DATASET CONTENT:
++++++++++
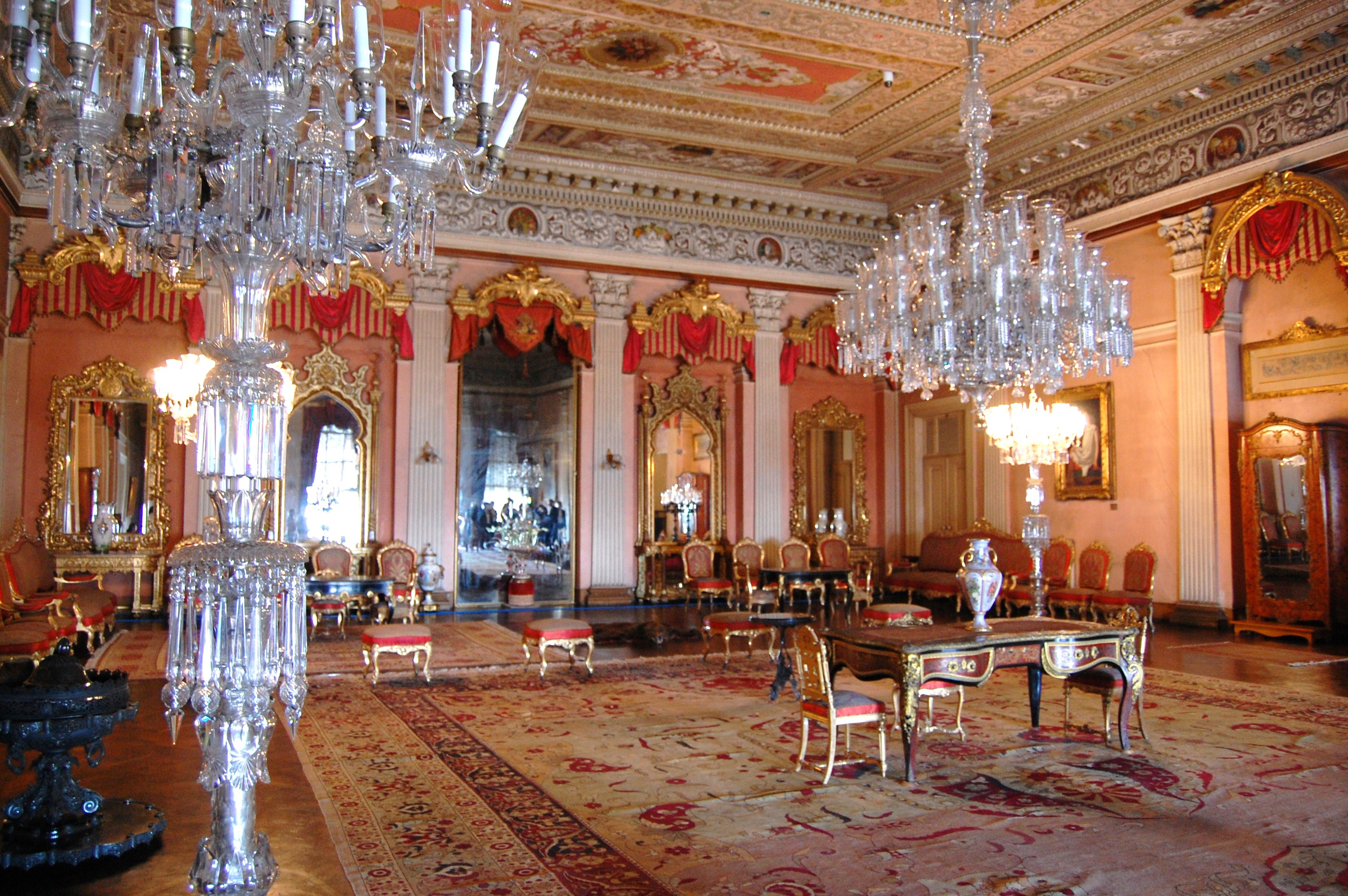 Dolmabahçe Palace
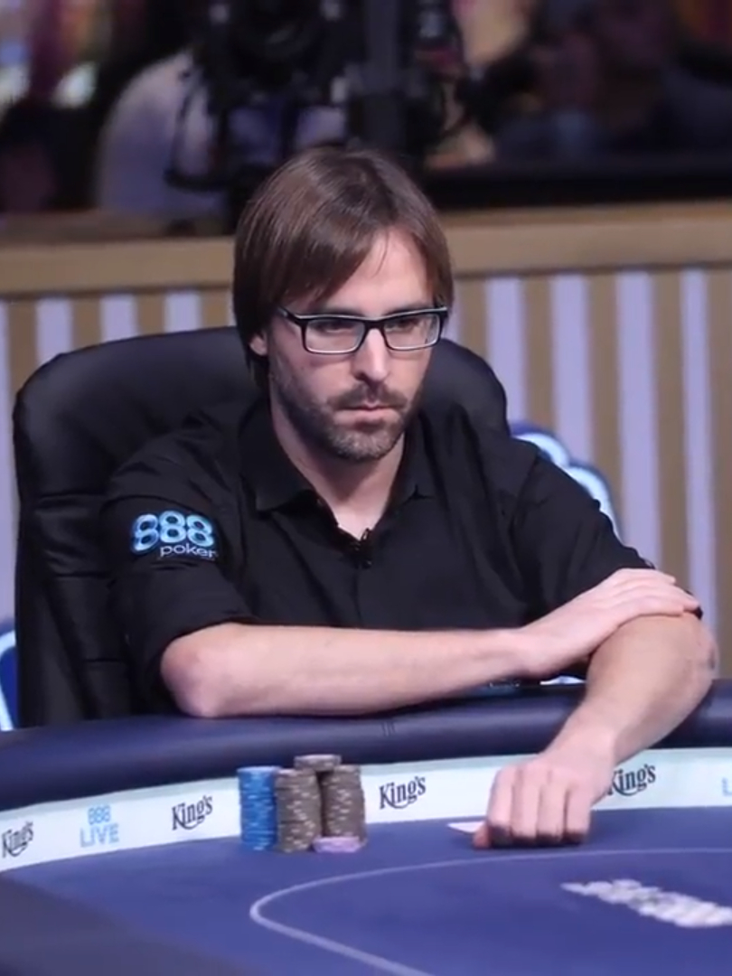 Martí Roca de Torres am Finaltisch des WSOPE-Main-Events 2017
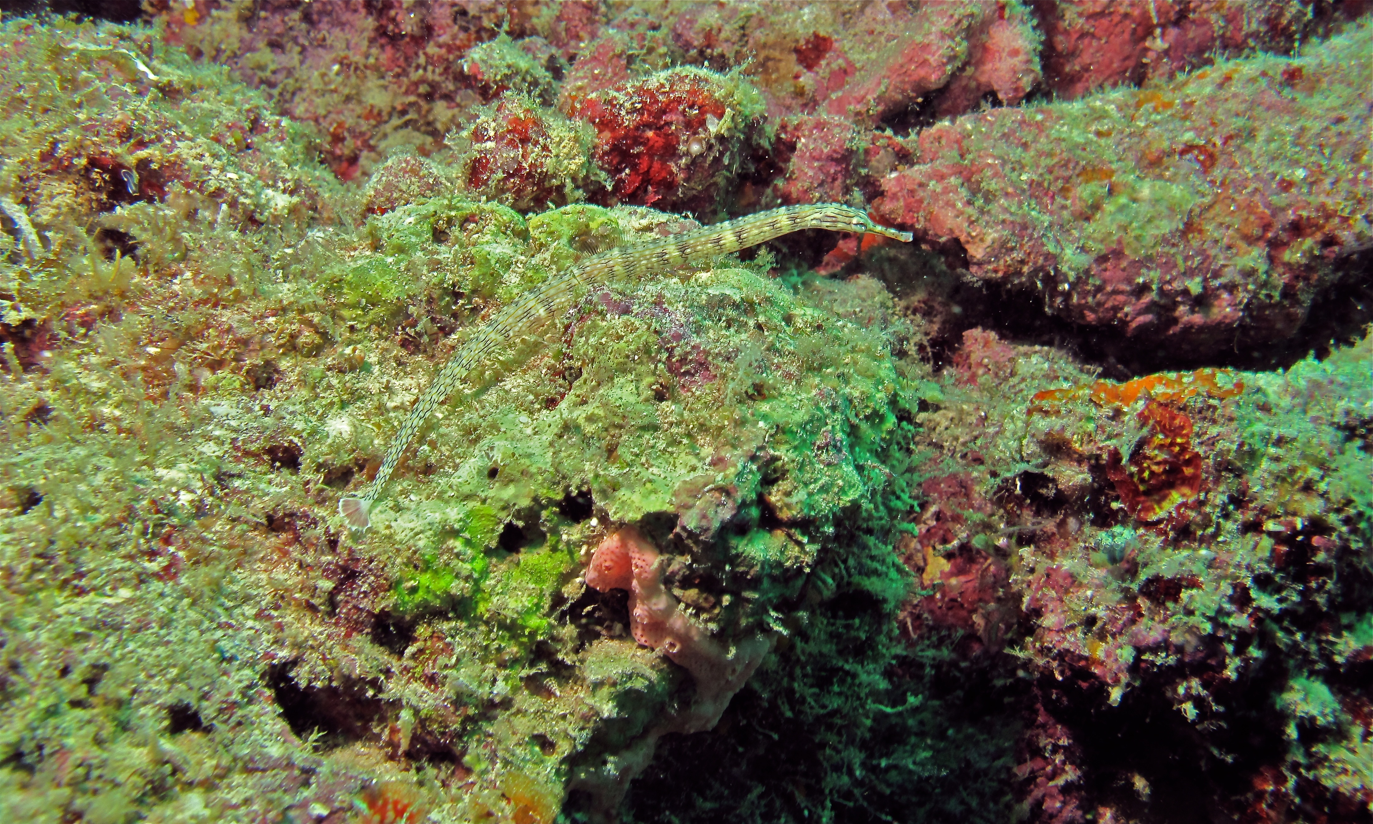 House Reef, Pulau Kapalai, Sabah, MALAYSIA
++++++++++
WHAT YOU WILL DO:
Would it be possible to copy the material exactly, excluding the images?

EXERCISE SOLUTION:
 Dolmabahçe Palace
 Martí Roca de Torres am Finaltisch des WSOPE-Main-Events 2017
 House Reef, Pulau Kapalai, Sabah, MALAYSIA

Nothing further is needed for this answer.